Cheerleader, 17, reveals what it is prefer to be in recreation that sparked Satanic panic
After joining a Buffy the Vampire Slayer-themed Dungeons & Dragons session at RPG Taverns in Elephant & Castle, south London, I discovered it once fuelled the 1980s ‘Satanic Panic’
Buffy the Vampire Slayer, Dungeons and Dragons, and Pride. What do all of these things have in common?
At some point or another, they were synonymous with anti-Christian values, sparking even a Satanic panic. Last weekend, I had the pleasure of participating in this unholy trinity of sinful activities
I had never played Dungeons and Dragons (D&D) before, but as a 1990s baby, the iconic TV character Buffy was one of my idols. So when the opportunity presented itself to spend my Friday night immersing myself in the monstrous world of Sunnydale, California, where the show was set, I couldn’t resist.
RPG Taverns, in Elephant and Castle, south London hosted a Pride Night launch event last Friday (May 29). While I spent three hours pretending to be a 17-year-old American high school student named Daphne George (yes, we had to come up with our own names and backstories), other players were divided in different rooms dedicated to different themed games. From Heated Rivalry and Xenia the Warrior Princess, to RuPaul’s Drag race and Glee, there was something for everyone.
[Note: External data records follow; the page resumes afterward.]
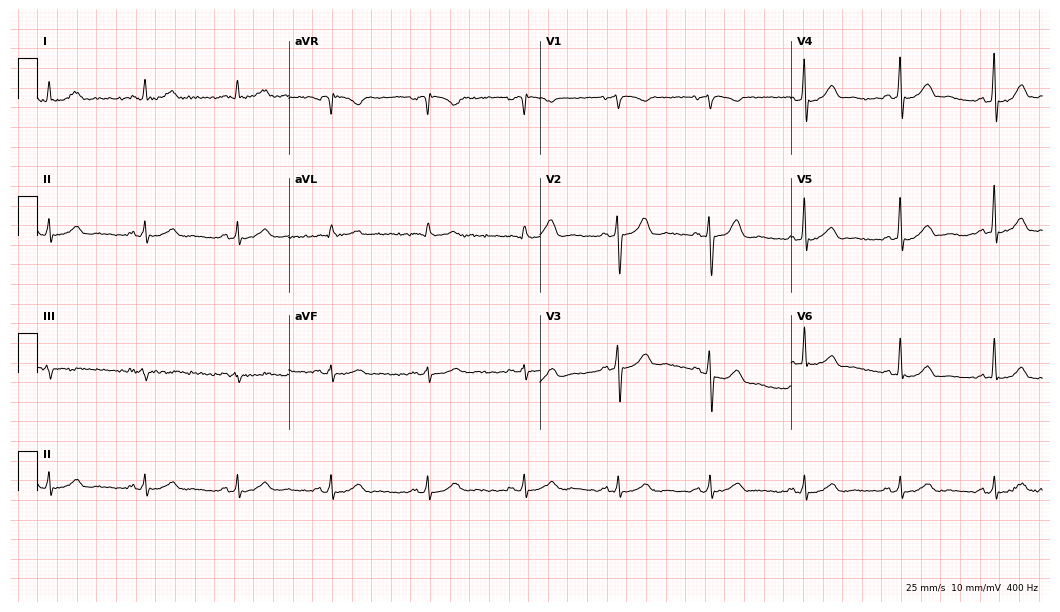
ECG (10.2-second recording at 400 Hz) — a 61-year-old male. Labelled as a normal ECG.
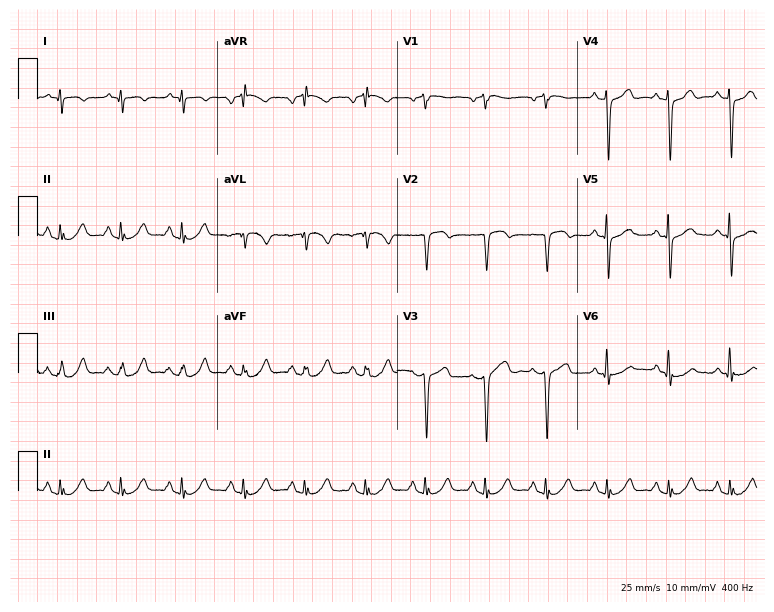
ECG — a man, 72 years old. Screened for six findings — first-degree AV block, right bundle branch block (RBBB), left bundle branch block (LBBB), sinus bradycardia, atrial fibrillation (AF), sinus tachycardia — none is recorded. Only these six findings were labelled.
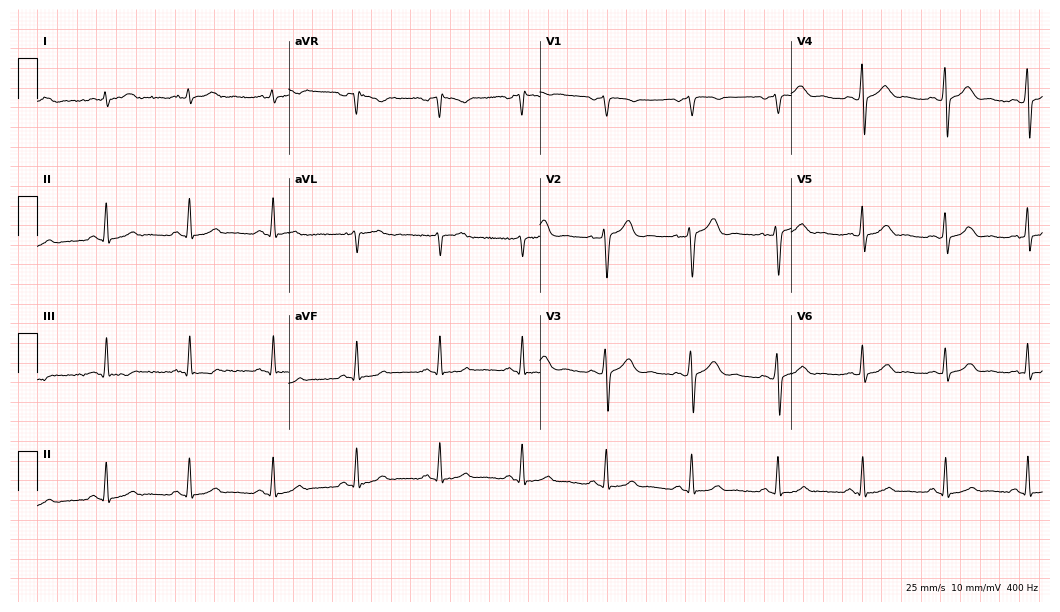
Resting 12-lead electrocardiogram (10.2-second recording at 400 Hz). Patient: a male, 45 years old. None of these six findings is recorded: first-degree AV block, right bundle branch block (RBBB), left bundle branch block (LBBB), sinus bradycardia, atrial fibrillation (AF), sinus tachycardia. Only these six findings were labelled.
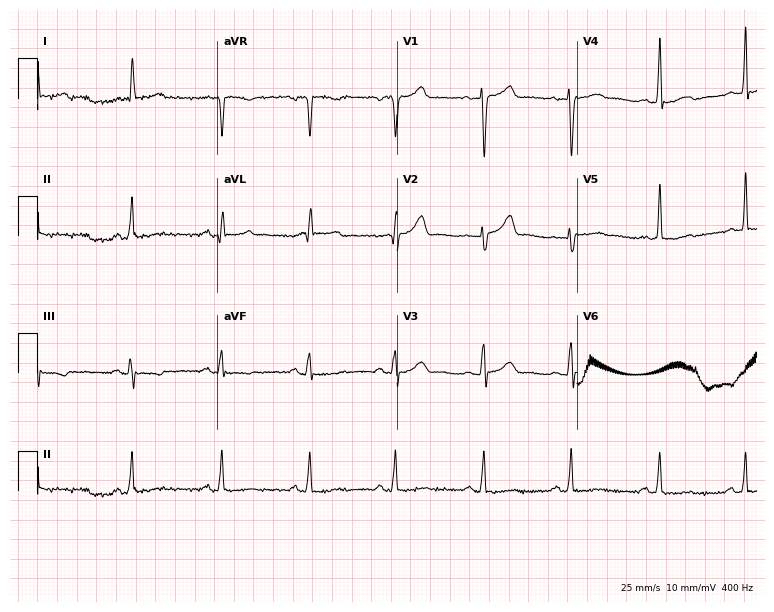
Electrocardiogram, a 55-year-old female. Of the six screened findings (first-degree AV block, right bundle branch block, left bundle branch block, sinus bradycardia, atrial fibrillation, sinus tachycardia), none is recorded. Findings outside these six are not listed.
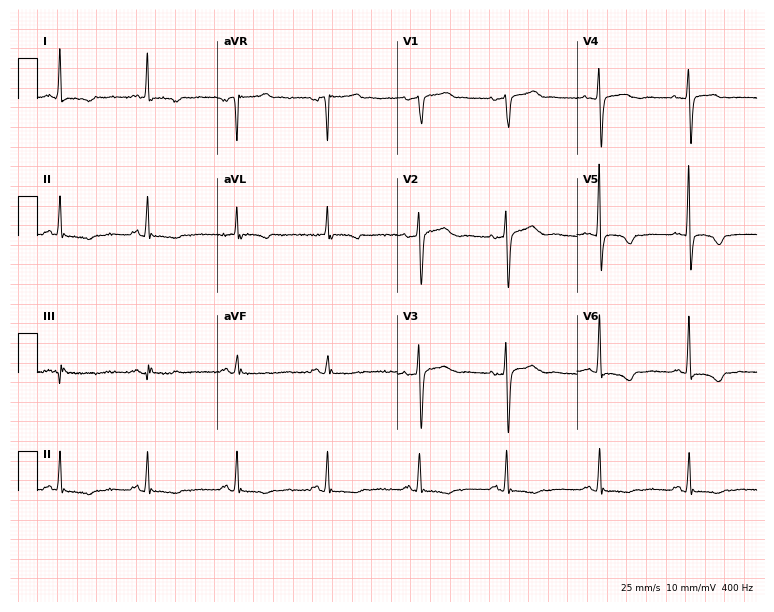
ECG — a woman, 75 years old. Screened for six findings — first-degree AV block, right bundle branch block, left bundle branch block, sinus bradycardia, atrial fibrillation, sinus tachycardia — none is recorded.
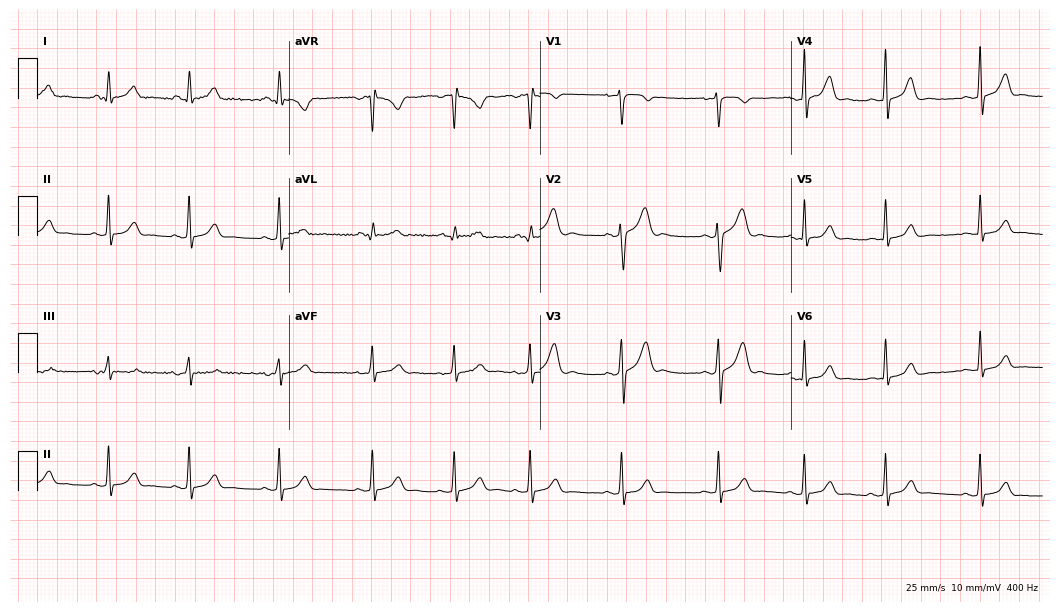
ECG — a female, 21 years old. Screened for six findings — first-degree AV block, right bundle branch block, left bundle branch block, sinus bradycardia, atrial fibrillation, sinus tachycardia — none is recorded.
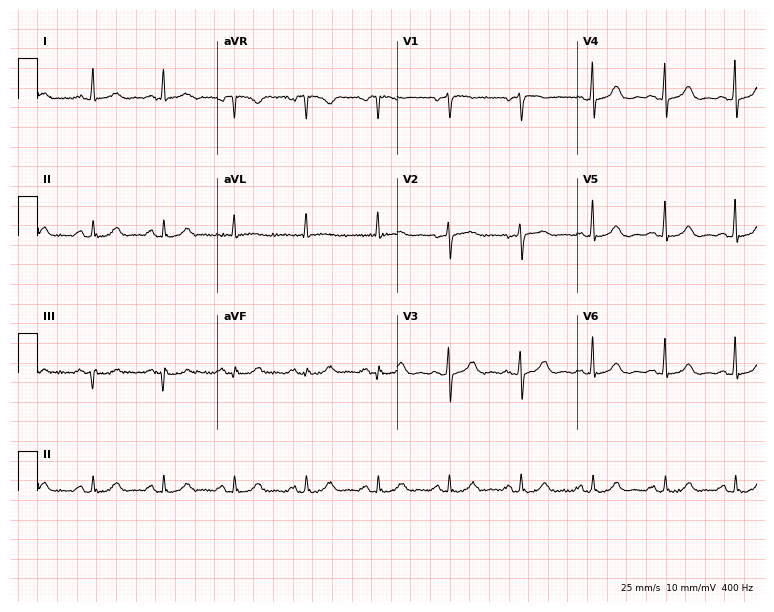
12-lead ECG from a 76-year-old female patient. Screened for six findings — first-degree AV block, right bundle branch block, left bundle branch block, sinus bradycardia, atrial fibrillation, sinus tachycardia — none is recorded. Only these six findings were labelled.
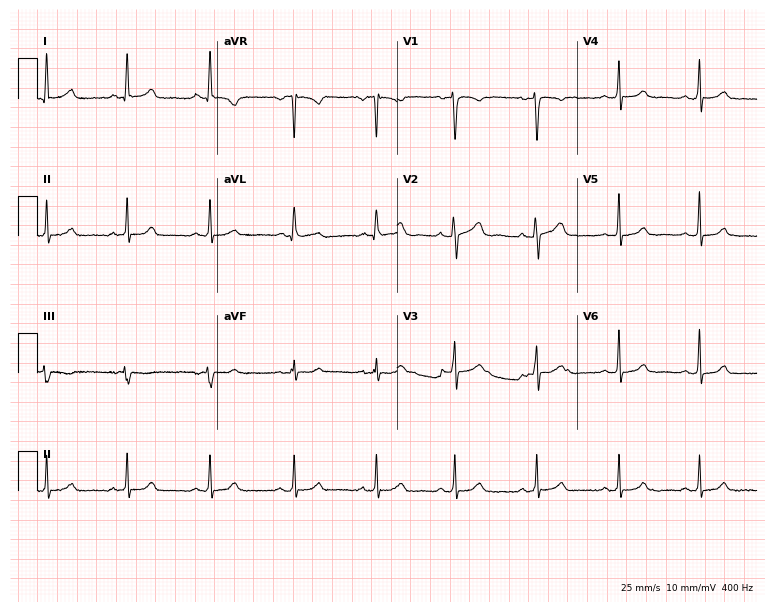
12-lead ECG from a 34-year-old female. Labelled as a normal ECG.
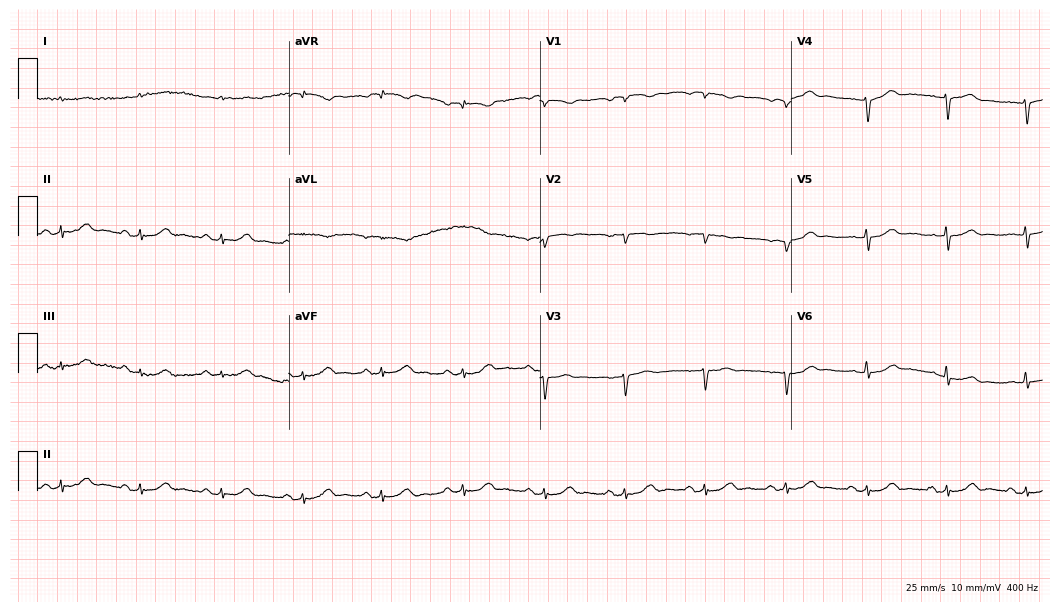
Electrocardiogram, a man, 85 years old. Of the six screened findings (first-degree AV block, right bundle branch block (RBBB), left bundle branch block (LBBB), sinus bradycardia, atrial fibrillation (AF), sinus tachycardia), none is recorded.
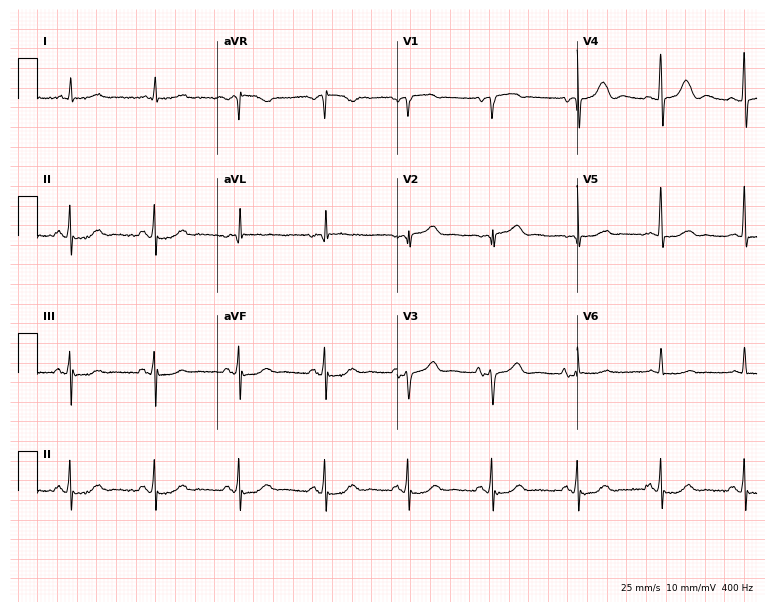
12-lead ECG from a 73-year-old female. No first-degree AV block, right bundle branch block, left bundle branch block, sinus bradycardia, atrial fibrillation or sinus tachycardia recorded for this tracing.

I knew D&D was an elaborate and lengthy game (minimum three hours!), involving various rules, points systems, and even differently shaped dice with very specific systems. But what I didn’t know was that a big and important portion of D&D was the theatrical element of it all.
For three hours, my co-players and I lived and breathed characters we made up. My Daphne, for instance, was a cheerleader who was kicked out of her squad for making too many gory jokes.
She loved wearing black and carried a switch-blade everywhere she went. Another important part is the class you are playing in.
In D&D, a character’s class is the main thing that defines what they can do, effectively setting their “job” and role in the adventuring party, from how they fight and what magic they can use, to how tough they are and what equipment they’re likely to carry. The classes are Barbarian, Fighter, Monk, Sorcerer, Warlock, Wizard, Cleric, Druid, Paladin, Ranger, Bard, Rogue, Artificer.
I chose to be a Rogue, meaning I relied on stealth and skill to slip past threats, pick locks and disable traps, before striking hard with a Sneak Attack when enemies least expected it. D&D became one of the main targets of the 1980s “Satanic Panic” because it mixed an unfamiliar, immersive roleplaying format with fantasy elements, magic, demons and pagan-style gods, that critics claimed amounted to a gateway to the occult.
Now that I’ve experienced the game from the inside, I can tell it’s quite the opposite of anything sinister. D&D is friends, or strangers becoming friends, making stories together, playing pretend with rules, and finding a kind of community in shared imagination.
If anything, that old panic says less about what D&D is, and more about what happens when people fear what they don’t understand. Throughout June, RPG Taverns will be running a mini-story arc run by its own group of LQBTQIA+ game masters.
The arc will consist of 10 games in June running on Thursday, Saturday, and Sunday.